The takeaway message is: there is no sensible way to represent a concept like "int64" or "X is a type that represents an array of floats". The tagging grammar makes it too awkward, and the compiler itself is incapable of attaching such information to a tag. We can't fix that right away, but we can begin to deprecate the tag system via a more normal declaration syntax.

An easy example to see why this is necessary, is the weirdness in expressing something like this with tags:

native float[3] GetEntOrigin();

Note on the String tag: The introduction of char might initially seem confusing.

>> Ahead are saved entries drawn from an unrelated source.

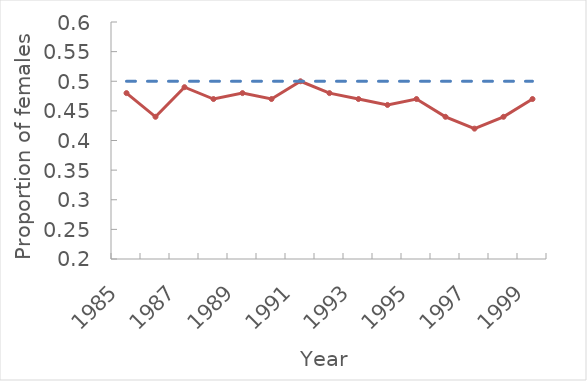
| Category | Sex Ratio | Series 0 |
|---|---|---|
| 1985.0 | 0.48 | 0.5 |
| 1986.0 | 0.44 | 0.5 |
| 1987.0 | 0.49 | 0.5 |
| 1988.0 | 0.47 | 0.5 |
| 1989.0 | 0.48 | 0.5 |
| 1990.0 | 0.47 | 0.5 |
| 1991.0 | 0.5 | 0.5 |
| 1992.0 | 0.48 | 0.5 |
| 1993.0 | 0.47 | 0.5 |
| 1994.0 | 0.46 | 0.5 |
| 1995.0 | 0.47 | 0.5 |
| 1996.0 | 0.44 | 0.5 |
| 1997.0 | 0.42 | 0.5 |
| 1998.0 | 0.44 | 0.5 |
| 1999.0 | 0.47 | 0.5 |
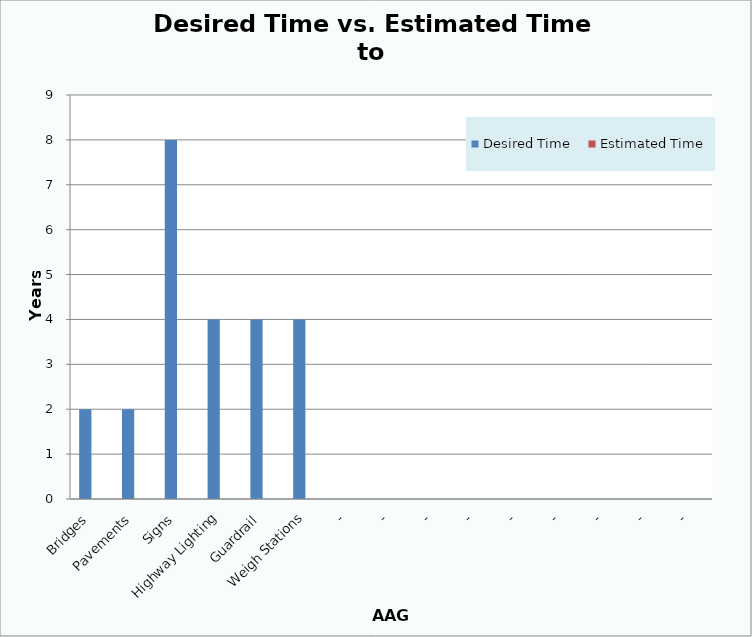
| Category | Desired Time  | Estimated Time |
|---|---|---|
| Bridges | 2 | 0 |
| Pavements | 2 | 0 |
| Signs | 8 | 0 |
| Highway Lighting | 4 | 0 |
| Guardrail | 4 | 0 |
| Weigh Stations | 4 | 0 |
| - | 0 | 0 |
| - | 0 | 0 |
| - | 0 | 0 |
| - | 0 | 0 |
| - | 0 | 0 |
| - | 0 | 0 |
| - | 0 | 0 |
| - | 0 | 0 |
| - | 0 | 0 |
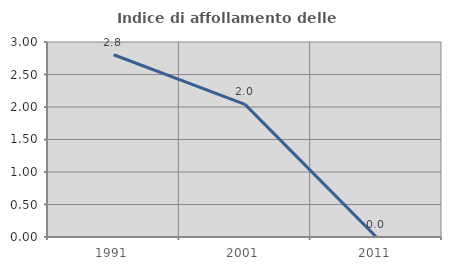
| Category | Indice di affollamento delle abitazioni  |
|---|---|
| 1991.0 | 2.804 |
| 2001.0 | 2.041 |
| 2011.0 | 0 |
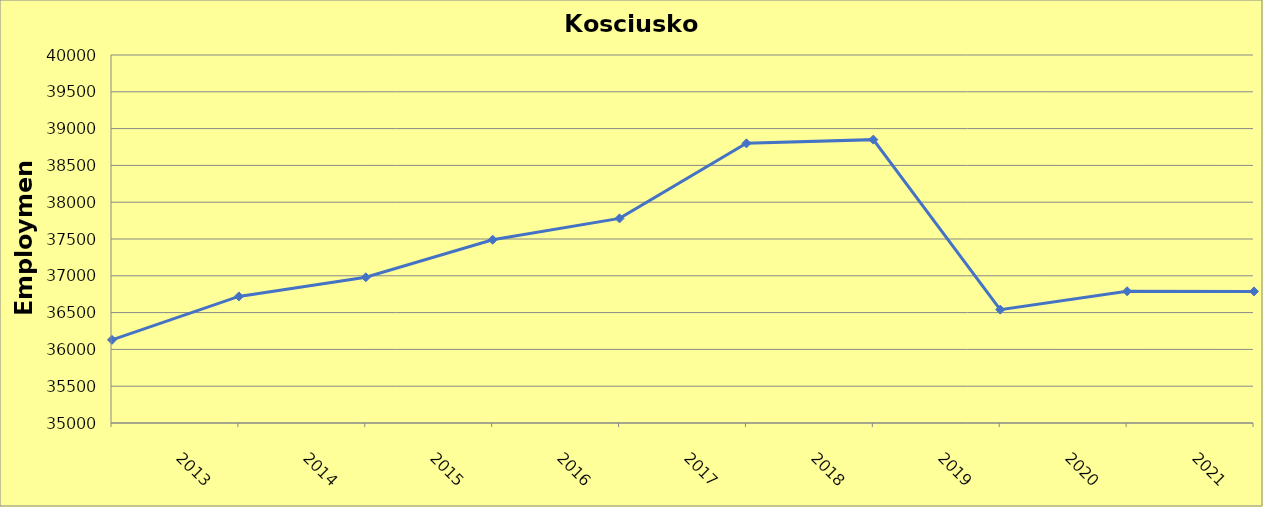
| Category | Kosciusko County |
|---|---|
| 2013.0 | 36130 |
| 2014.0 | 36720 |
| 2015.0 | 36980 |
| 2016.0 | 37490 |
| 2017.0 | 37780 |
| 2018.0 | 38800 |
| 2019.0 | 38850 |
| 2020.0 | 36540 |
| 2021.0 | 36790 |
| 2022.0 | 36788 |
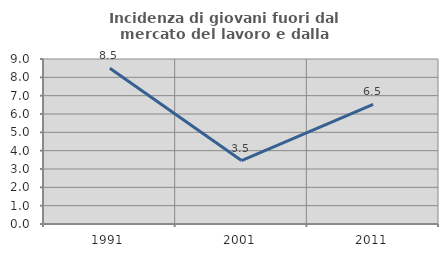
| Category | Incidenza di giovani fuori dal mercato del lavoro e dalla formazione  |
|---|---|
| 1991.0 | 8.496 |
| 2001.0 | 3.463 |
| 2011.0 | 6.522 |
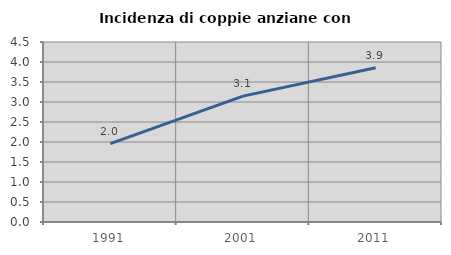
| Category | Incidenza di coppie anziane con figli |
|---|---|
| 1991.0 | 1.961 |
| 2001.0 | 3.147 |
| 2011.0 | 3.855 |
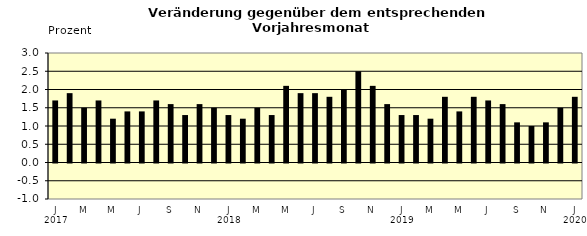
| Category | Series 0 |
|---|---|
| 0 | 1.7 |
| 1 | 1.9 |
| 2 | 1.5 |
| 3 | 1.7 |
| 4 | 1.2 |
| 5 | 1.4 |
| 6 | 1.4 |
| 7 | 1.7 |
| 8 | 1.6 |
| 9 | 1.3 |
| 10 | 1.6 |
| 11 | 1.5 |
| 12 | 1.3 |
| 13 | 1.2 |
| 14 | 1.5 |
| 15 | 1.3 |
| 16 | 2.1 |
| 17 | 1.9 |
| 18 | 1.9 |
| 19 | 1.8 |
| 20 | 2 |
| 21 | 2.5 |
| 22 | 2.1 |
| 23 | 1.6 |
| 24 | 1.3 |
| 25 | 1.3 |
| 26 | 1.2 |
| 27 | 1.8 |
| 28 | 1.4 |
| 29 | 1.8 |
| 30 | 1.7 |
| 31 | 1.6 |
| 32 | 1.1 |
| 33 | 1 |
| 34 | 1.1 |
| 35 | 1.5 |
| 36 | 1.8 |
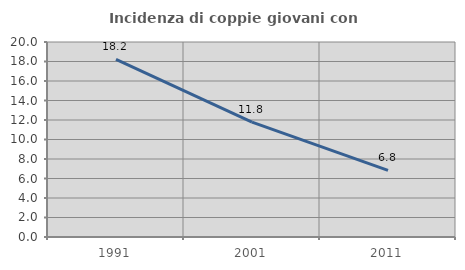
| Category | Incidenza di coppie giovani con figli |
|---|---|
| 1991.0 | 18.229 |
| 2001.0 | 11.783 |
| 2011.0 | 6.841 |

The reason for this is that in the future, we would like to introduce a true "string" type that acts as an object, like strings in most other languages. The existing behavior in Pawn is an array of characters, which is much lower-level. The renaming clarifies what the type really is, and leaves the door open for better types in the future.

Arrays

The new style of declaration disambiguates between two kinds of arrays. Pawn has indeterminate arrays, where the size is not known, and determinate arrays, where the size is known. We refer to these as "dynamic" and "fixed-length" arrays, respectively.

A fixed-length array is declared by placing brackets after a variable name. For example:

int CachedStuff[1000];
int PlayerData[MAXPLAYERS + 1] = { 0, ... };
int Weapons[] = { WEAPON_AK47, WEAPON_GLOCK, WEAPON_KNIFE };

In these examples, the array size is fixed. The size is known ahead of time and cannot change. When using brackets in this position, the array size must be specified, either via an explicit size or inferred from an initial value.

A dynamic-length array has the brackets before the variable name, that is, after the type. The most common case is when specifying functions that take an array as input:

native void SetPlayerName(int player, const char[] name);

Here, we are specifying that the length of name is not always known - it could be anything.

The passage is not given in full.